Тем не менее, он выписал буквы и комбинации букв и показал Джиллиан, каким образом черные значки соответствуют звукам речи. Хотя он непрестанно приговаривал, что эта тайна – не для женщин и даже не для мужчин, которые не посвятили себя Богу, поскольку слишком глубока для их мелких мозгов, Джиллиан была настойчива. Жгучая необходимость в сочетании с проницательным умом сделали обучение, даже имевшее форму откровенного расхолаживания, возможным. К концу дня Джиллиан выучила алфавит, и комбинации гласных и согласных прочно осели в ее памяти. Вернувшись вечером в спальню, она извлекла из ящика письмо Адама и погрузилась в него.

Сначала Джиллиан никак не могла найти связи между тем, чему ее научили, и каракулями, написанными Адамом. Потом она нашла одно знакомое слово – свое имя. Никогда в жизни она не испытывала такого торжества, победы, обогатившей ее. Джиллиан. Это она, она сама! Письмо было ее, потому что имя было ее. Никто не сможет отнять то, на чем написано ее имя.

Потом ей пришло в голову, что есть и другие бумаги с ее именем, например, в брачном договоре с Гилбертом, который сделал ее наследницей, тоже было ее имя. Впервые Джиллиан почувствовала, узнала, что земли были ее. Она вспомнила также, что люди, приносившие присягу, произносили ее имя, клялись ее именем. Глаза ее засияли, губы решительно сжались – Джиллиан сказала себе, что завтра же просмотрит все пергаменты, касающиеся земель, и выберет те, на которых есть ее имя. Когда она сможет, она прочитает их и поймет, о чем там говорится.

Успех порождает успех. Она снова принялась изучать письмо. Нельзя сказать, что она читала его, но узнавала немало букв, а порой и целые слова, чтобы понять, что священник лгал. Тайна чтения и письма оказалась не такой уж и сложной. Если она выучила столько за один день, то ясно, что все это не займет у нее много лет. Прижав свою победу к груди, Джиллиан затем сунула письмо под подушку и легла.

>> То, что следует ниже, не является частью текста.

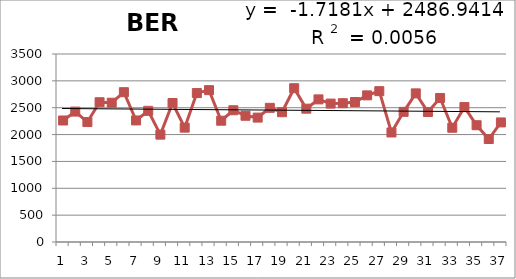
| Category | 1976-2012 |
|---|---|
| 0 | 2262 |
| 1 | 2428 |
| 2 | 2233 |
| 3 | 2602 |
| 4 | 2593 |
| 5 | 2789 |
| 6 | 2263 |
| 7 | 2442 |
| 8 | 1999 |
| 9 | 2587 |
| 10 | 2129 |
| 11 | 2773 |
| 12 | 2827 |
| 13 | 2258 |
| 14 | 2453 |
| 15 | 2350 |
| 16 | 2316 |
| 17 | 2498 |
| 18 | 2416 |
| 19 | 2863 |
| 20 | 2482 |
| 21 | 2655 |
| 22 | 2577 |
| 23 | 2584 |
| 24 | 2606 |
| 25 | 2730 |
| 26 | 2808 |
| 27 | 2039 |
| 28 | 2423 |
| 29 | 2767 |
| 30 | 2420 |
| 31 | 2681 |
| 32 | 2127 |
| 33 | 2512 |
| 34 | 2174 |
| 35 | 1917 |
| 36 | 2226 |

В ту минуту, когда глаза ее закрылись, мужчина, который заполнял все ее мысли и сны, понял, что он сам и его люди попали в весьма трудную ситуацию. Накануне вечером Адам провел отряд севернее замка Льюиса, аккуратно держась к югу от фермы, которую они разграбили. Это был рискованный маневр, так как им могли встретиться небольшие отряды, высланные на поиски налетчиков; однако они успешно достигли своей цели и спрятались в лесу севернее Хоршема, чтобы поспать и отдохнуть денек. Вскоре после наступления сумерек они двинулись на юг и напали на ферму, расположенную севернее замка Неп.

На этот раз они не пытались скрываться. Они орали во все горло, поджигая все подряд и взяв только небольшое количество сушеных и копченых продуктов, которые могли легко погрузить на лошадей и поспешно увезти с собой. Не останавливаясь, оставляя за собой огонь и разрушения и вопя: «Данмоу! Данмоу!», чтобы не терять друг друга из вида, они продолжали двигаться на юго-восток, сея панику. Пройдя за ночь еще двадцать миль, обогнув по пути замок Эмберли, перед самым рассветом они напали на город Арундель. Здесь, где они и намеревались главным образом навести страх и смуту, произошел неожиданный случай – счастливый или несчастный, пока нельзя было сказать, это зависело от конечного результата. Они наткнулись на торговый склад, полный провианта, заготовленного на случай войны или осады. Вероятно, все это было доставлено совсем недавно и предназначалось для замка Арунделя.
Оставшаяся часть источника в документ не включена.